La dimostrazione che la commissione alla ditta edile comprendesse anche i lavori non eseguiti è indispensabile per determinare l’inadempimento, basato quindi sulla differenza fra le opere previste e quelle mancanti. Nel dettaglio, presupponendo la natura indivisibile della prestazione si configura un inadempimento totale anche nel caso di inadempimento parziale. In altre parole, se la ditta ha già eseguito alcuni lavori ma li abbandona senza completarli, è imputabile per l’inadempimento totale, in quanto la commissione prevedeva la realizzazione unitaria del progetto.

Come provare la commissione dei lavori se non c’è un contratto

L’esistenza di un contratto scritto non è essenziale, in quanto si presuppone che la commissione dei lavori abbia di per sé generato un rapporto di fiducia fra le parti. In questo modo, si realizza comunque un contratto, che non è scritto bensì di tipo verbale. 

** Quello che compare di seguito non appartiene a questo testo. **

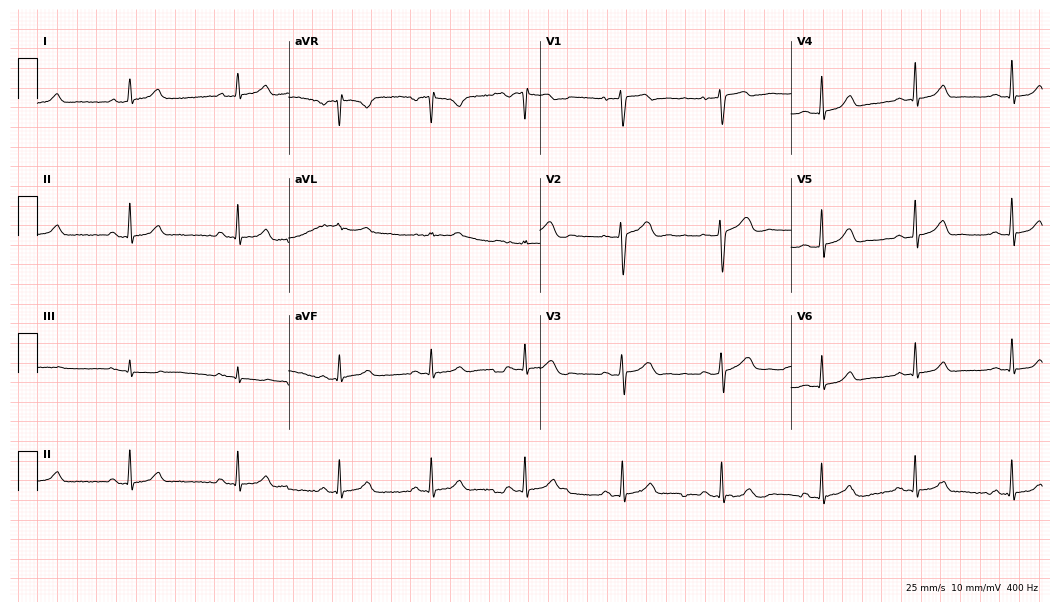
Resting 12-lead electrocardiogram (10.2-second recording at 400 Hz). Patient: a female, 25 years old. Read as a normal ECG.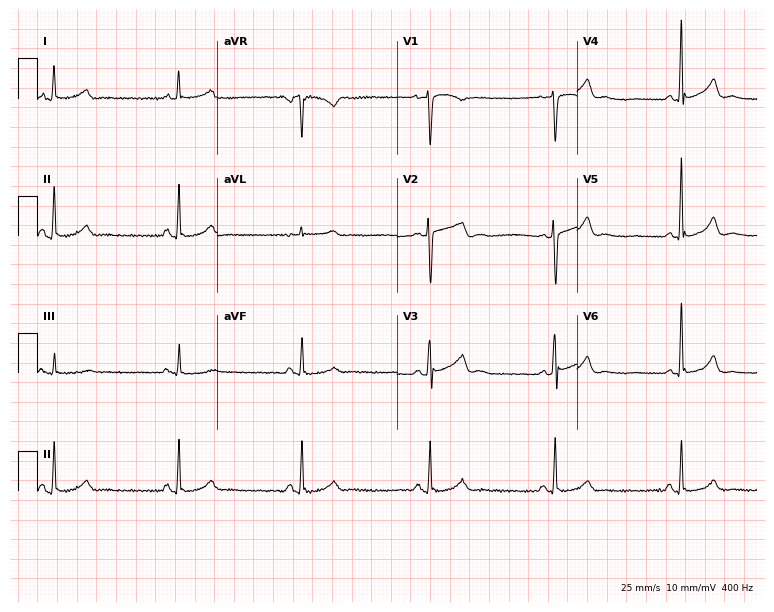
12-lead ECG (7.3-second recording at 400 Hz) from a 42-year-old female. Findings include sinus bradycardia (a sinus rate of 50 beats per minute or less).

Per quanto riguarda il contratto d’appalto, infatti, la legge ammette la forma libera (tranne alcune eccezioni per la costruzione di navi e aeromobili). Gli elementi portanti del contratto rimangono gli stessi e vertono sui rispettivi obblighi delle parti. Obblighi di tipo funzionale, che non possono venire a mancare senza pregiudicare il contratto stesso. Nella pratica, questo significa che se il committente non paga o la ditta non esegue i lavori, la parte lesa ha il diritto di tutelarsi.

Mancati lavori, come tutelarsi

Un primo passo, che il committente, potrebbe fare laddove si accorga che la ditta cui si è affidato, per eseguire i lavori ammessi al bonus 110, non riesca a rispettare i tempi di ultimazione, è quello di sostituire l’impresa stessa.

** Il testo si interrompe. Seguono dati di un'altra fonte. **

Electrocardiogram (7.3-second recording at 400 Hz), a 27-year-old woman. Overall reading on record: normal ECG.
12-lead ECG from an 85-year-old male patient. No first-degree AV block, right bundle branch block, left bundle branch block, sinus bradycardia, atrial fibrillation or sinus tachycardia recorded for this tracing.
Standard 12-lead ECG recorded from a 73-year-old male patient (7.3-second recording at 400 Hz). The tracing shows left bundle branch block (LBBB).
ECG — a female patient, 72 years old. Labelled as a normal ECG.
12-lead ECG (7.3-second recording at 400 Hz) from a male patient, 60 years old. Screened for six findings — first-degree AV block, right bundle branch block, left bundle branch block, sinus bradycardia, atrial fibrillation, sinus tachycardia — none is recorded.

Altra strada percorribile è quella di far leva su eventuali penali incluse nel contratto di affidamento dei lavori. Penali che scattano, appunto, in genere nel caso in cui la ditta non rispetti i tempi di lavoro pattuiti recando un danno al committente. Si consiglia, dunque, sempre di far inserire queste clausole all’interno dei contratti di appalto in modo tale da avere maggior tutela e ricevere un risarcimento per il danno subito (come quello della perdita del bonus 110).

Cosa sostiene la giurisprudenza sulla questione

Quando un’impresa edile viene commissionata per eseguire determinati lavori al cliente, si instaura un rapporto di fiducia tra le parti che lascia presupporre la corretta esecuzione delle opere da parte dell’imprenditore e il pagamento del corrispettivo da parte del committente. Questo significa che quando uno di questi presupposti viene meno, l’altro acquisisce il diritto di tutelarsi e di vedere riconosciuto il proprio diritto.

In questa direzione, l’art. 1455 c.c. assume un ruolo di rilievo quando contempla che “il contratto non si può risolvere se l’inadempimento di una delle parti ha scarsa importanza, avuto riguardo all’interesse dell’altra”. Nel caso specifico, questo accade quando la ditta edile abbandona i lavori e le opere non realizzate sono superiori a quelle già prodotte. In questo senso, rileva nuovamente l’unicità della prestazione, importante per determinare proprio l’inadempimento. 

Sempre il citato articolo 1455 del Codice civile prevede l’intimazione e la diffida ad adempiere. Il committente ha quindi la facoltà di intimare in forma scritta il completamento dei lavori alla ditta. L’intimazione deve anche contenere il termine (non inferiore a 15 giorni) oltre il quale il contratto si considera risoluto. Altrimenti, anche la risoluzione giudiziale è utile per determinare lo scioglimento del contratto e quindi dispensare il committente dall’obbligo di pagamento.

Il rimedio principale è quindi rappresentato dalla risoluzione del contratto, grazie alla quale il committente può non pagare la parte rimanente non eseguita (o ricevere in restituzione quanto già corrisposto relativamente all’inadempimento). Oltretutto, la giurisprudenza ammette anche la richiesta di risarcimento danni per l’inadempimento, oltre che per vizi e difformità nelle prestazioni.